C’est un procès sans fin que subit Pinar Selek. Poursuivie depuis 25 ans en Turquie, acquittée quatre fois, la sociologue turque, un temps réfugiée à Strasbourg où elle s’est agrégé de nombreux soutiens, sera à nouveau jugée ce vendredi à Istanbul, toujours pour les mêmes faits remontant à 1998.
La longue chronologie des poursuites judiciaires contre Pinar Selek s’étale sur pas moins de 25 ans. Un quart de siècle, la moitié de la vie de la sociologue turque. Son crime ? Avoir travaillé sur les Kurdes. Quand elle est arrêtée en 1998 à Istanbul, c’est pour livrer les noms de ses contacts kurdes qu’elle est interrogée. Ce n’est qu’après, alors qu’elle est en détention, qu’on l’accuse de terrorisme. Elle est d’un coup considérée comme complice, avec des membres de l’organisation kurde PKK, d’une explosion sur le marché aux épices de la ville qui venait de faire 7 morts et 121 blessés.
Quatre fois acquittée, mais jamais libre
Les expertises considèrent que cette explosion meurtrière était un accident, dû à une fuite dans une bouteille de gaz. La justice entendra cet argument : Pinar Selek sera considérée comme innocente et acquittée pas moins de quatre fois. Mais chaque fois les rouages judiciaires du pays d’Erdogan ont trouvé le moyen de garder le dossier entre leurs griffes.

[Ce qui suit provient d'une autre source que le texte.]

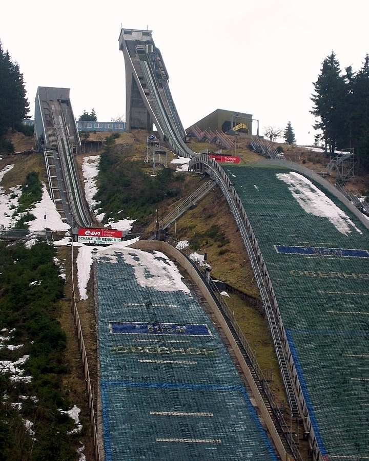 Schanzenanlage Kanzlersgrund in Oberhof, zugeschnittene Version von File:Hans Renner Schanze Oberhof Schanzenanlage.JPG

Par un jeu infini d’appels et de nouvelles réquisitions, les poursuites ont toujours cours 25 ans après. En juin dernier, la Cour suprême turque a annulé le quatrième acquittement de la sociologue , qui remontait lui-même à décembre 2014 . Entre-temps, en 2017, la Cour de cassation avait requis contre elle la perpétuité.

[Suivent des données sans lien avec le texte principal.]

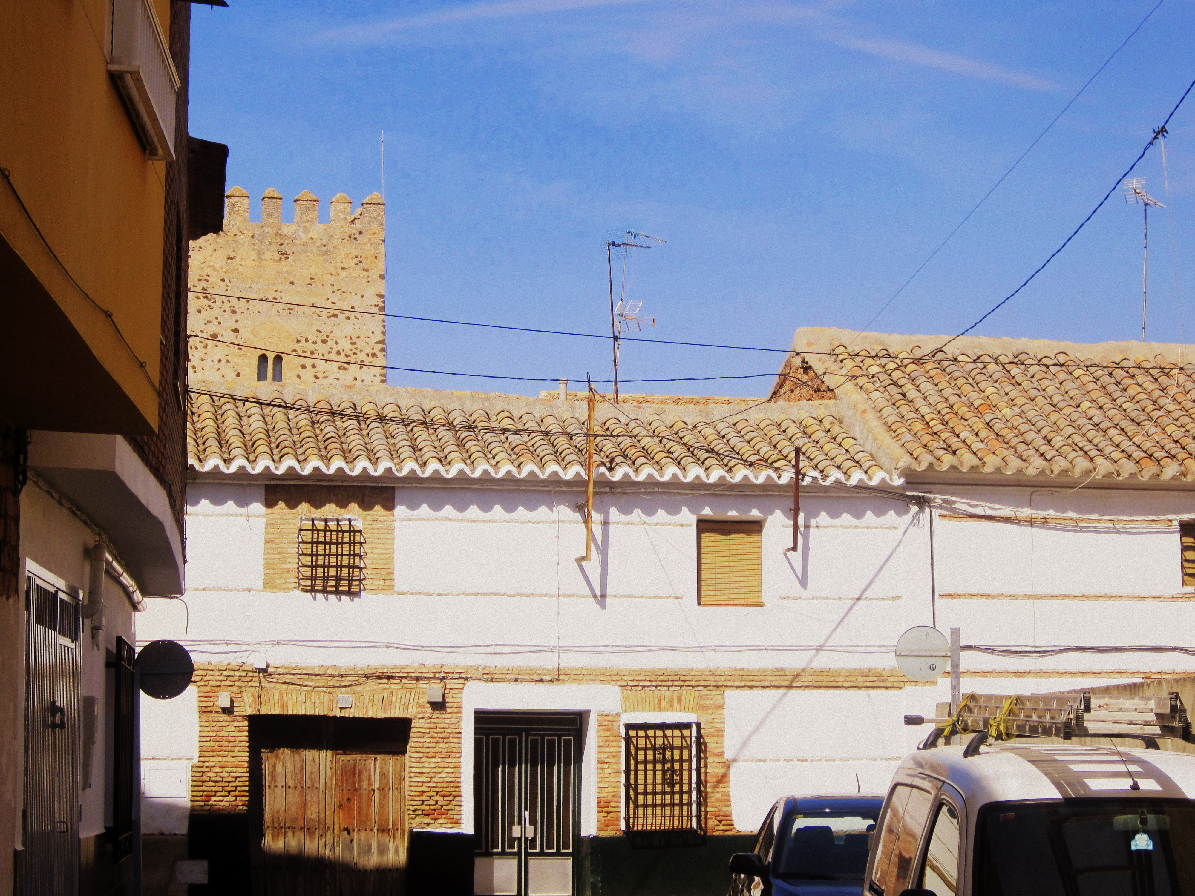 Foto tomada desde la calle del Arzobispo Calzado.

Un mandat d’arrêt international a été délivré à son encontre, et une nouvelle audience de cette affaire sans fin doit avoir lieu ce vendredi. Une fois encore, Pinar Selek ne verra pas la nuée de robes noires qui la défend pro bono dans l’immense et glacial palais de justice d’Istanbul : elle n’a pas vu son pays depuis 15 ans. Son exil l’a amenée en Allemagne, puis à Strasbourg entre 2010 et 2014, période pendant laquelle elle a soutenu sa thèse en sociologie et enseigné à l’Unistra, qui lui a offert sa protection. Après un passage à Lyon, elle vit et enseigne maintenant à Nice.
Un comité de soutien conséquent
Ces pérégrinations lui ont permis de fédérer autour d’elle un comité de soutien nombreux, dont certains membres se rendent à Istanbul pour chaque nouvelle audience du procès. Ce vendredi, près d’une centaine de membres seront présents pour l’audience de ce vendredi à Istanbul. Parmi eux figureront sept Alsaciens : un vice-président de l’Unistra, une adjointe à la maire de Strasbourg, et des enseignants et représentants syndicaux des personnels et étudiants de l’Université.
La délégation comptera aussi des soutiens venus de toute la France : des élus à la mairie de Paris, la première adjointe au maire de Marseille, deux députées, ainsi que des chercheurs et militants associatifs venus de toute la France, de Belgique, Norvège, Allemagne, Italie…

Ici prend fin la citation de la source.